14 - Tree Methods Code Demo
1 R implementation
1.1 CART
1.1.1 rpart::rpart()
Code
library(rpart)
rpart_fit <- rpart(as.factor(y) ~ x1 + x2, data = data.frame(x1, x2, y))
pred <- matrix(predict(rpart_fit, xgrid, type = "class") == 1, 201, 201)
contour(seq(-1, 1, 0.01), seq(-1, 1, 0.01), pred, levels = 0.5, labels = "",
lwd = 3)
points(xgrid, pch = ".", cex = 0.2, col = ifelse(pred, "lightblue", "pink"))
points(x1, x2, col = ifelse(y == 1, 4, 2), pch = 19, yaxt = "n", xaxt = "n")
box()
title(main = list("CART"))
-
rpart()
uses the 10-fold CV (xval
inrpart.control()
) -
cp
is the complexity parameter
Code
rpart.control(minsplit = 20, minbucket = round(minsplit/3), cp = 0.01,
maxcompete = 4, maxsurrogate = 5, usesurrogate = 2, xval = 10,
surrogatestyle = 0, maxdepth = 30, ...)
Code
rpart_fit$cptable
CP nsplit rel error xerror xstd
1 0.06485356 0 1.0000000 1.0000000 0.03304618
2 0.05857741 3 0.7845188 0.9058577 0.03277990
3 0.05439331 4 0.7259414 0.8284519 0.03235476
4 0.03242678 5 0.6715481 0.7050209 0.03127115
5 0.02719665 9 0.5418410 0.6401674 0.03048685
6 0.01464435 10 0.5146444 0.6087866 0.03004981
7 0.01359833 11 0.5000000 0.5732218 0.02950636
8 0.01000000 13 0.4728033 0.5732218 0.02950636
Code
plotcp(rpart_fit)
Code
prunedtree <- prune(rpart_fit, cp = 0.012)
prunedtree
n= 1000
node), split, n, loss, yval, (yprob)
* denotes terminal node
1) root 1000 478 0 (0.5220000 0.4780000)
2) x1>=0.8238083 93 26 0 (0.7204301 0.2795699)

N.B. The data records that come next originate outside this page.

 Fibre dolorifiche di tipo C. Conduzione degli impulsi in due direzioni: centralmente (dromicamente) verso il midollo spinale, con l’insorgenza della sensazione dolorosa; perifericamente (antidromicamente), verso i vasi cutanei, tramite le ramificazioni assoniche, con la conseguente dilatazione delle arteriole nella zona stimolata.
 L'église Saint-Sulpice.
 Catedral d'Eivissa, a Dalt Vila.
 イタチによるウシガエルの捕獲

4) x2>=-0.4195459 74 10 0 (0.8648649 0.1351351) *
5) x2< -0.4195459 19 3 1 (0.1578947 0.8421053) *
3) x1< 0.8238083 907 452 0 (0.5016538 0.4983462)

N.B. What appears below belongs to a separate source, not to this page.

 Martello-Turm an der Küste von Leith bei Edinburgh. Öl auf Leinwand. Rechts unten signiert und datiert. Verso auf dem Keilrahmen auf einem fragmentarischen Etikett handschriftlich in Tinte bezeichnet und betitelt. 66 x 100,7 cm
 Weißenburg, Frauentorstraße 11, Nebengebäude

6) x2< -0.546795 203 69 0 (0.6600985 0.3399015)
12) x1< 0.3121958 145 27 0 (0.8137931 0.1862069) *
13) x1>=0.3121958 58 16 1 (0.2758621 0.7241379) *
7) x2>=-0.546795 704 321 1 (0.4559659 0.5440341)
14) x2>=0.5828916 189 74 0 (0.6084656 0.3915344)
28) x1>=-0.1670433 115 23 0 (0.8000000 0.2000000) *
29) x1< -0.1670433 74 23 1 (0.3108108 0.6891892) *
15) x2< 0.5828916 515 206 1 (0.4000000 0.6000000)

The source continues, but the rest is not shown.